───── DATA FOR THIS TASK

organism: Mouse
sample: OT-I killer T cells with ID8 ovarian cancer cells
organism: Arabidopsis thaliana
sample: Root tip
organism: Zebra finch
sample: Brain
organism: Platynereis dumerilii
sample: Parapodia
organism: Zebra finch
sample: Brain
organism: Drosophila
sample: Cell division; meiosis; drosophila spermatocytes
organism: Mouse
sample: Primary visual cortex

──────────
───── DATA FOR THIS TASK

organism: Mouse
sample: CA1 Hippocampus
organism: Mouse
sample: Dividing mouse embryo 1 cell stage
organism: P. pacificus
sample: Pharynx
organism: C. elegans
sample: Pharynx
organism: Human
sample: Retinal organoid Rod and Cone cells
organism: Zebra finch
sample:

──────────
───── DATA FOR THIS TASK

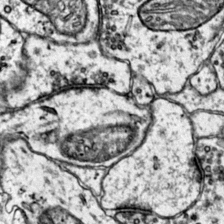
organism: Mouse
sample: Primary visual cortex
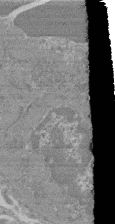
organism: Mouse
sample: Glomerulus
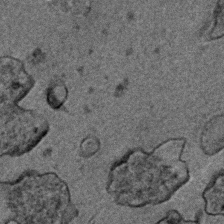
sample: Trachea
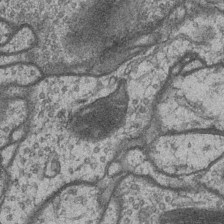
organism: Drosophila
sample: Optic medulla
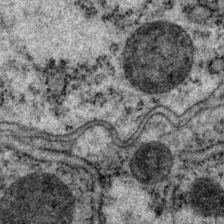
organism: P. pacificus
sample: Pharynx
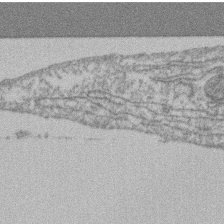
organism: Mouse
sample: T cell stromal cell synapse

──────────

▶ [AIM OF THE TASK]:
Each line above that falls between the line with "sample: Trachea" and the line with "sample: T cell stromal cell synapse" should be printed exactly, together with those two lines, but the pictures should not.

▶ [SOLUTION FOR THIS PROBLEM]:
sample: Trachea
organism: Drosophila
sample: Optic medulla
organism: P. pacificus
sample: Pharynx
organism: Mouse
sample: T cell stromal cell synapse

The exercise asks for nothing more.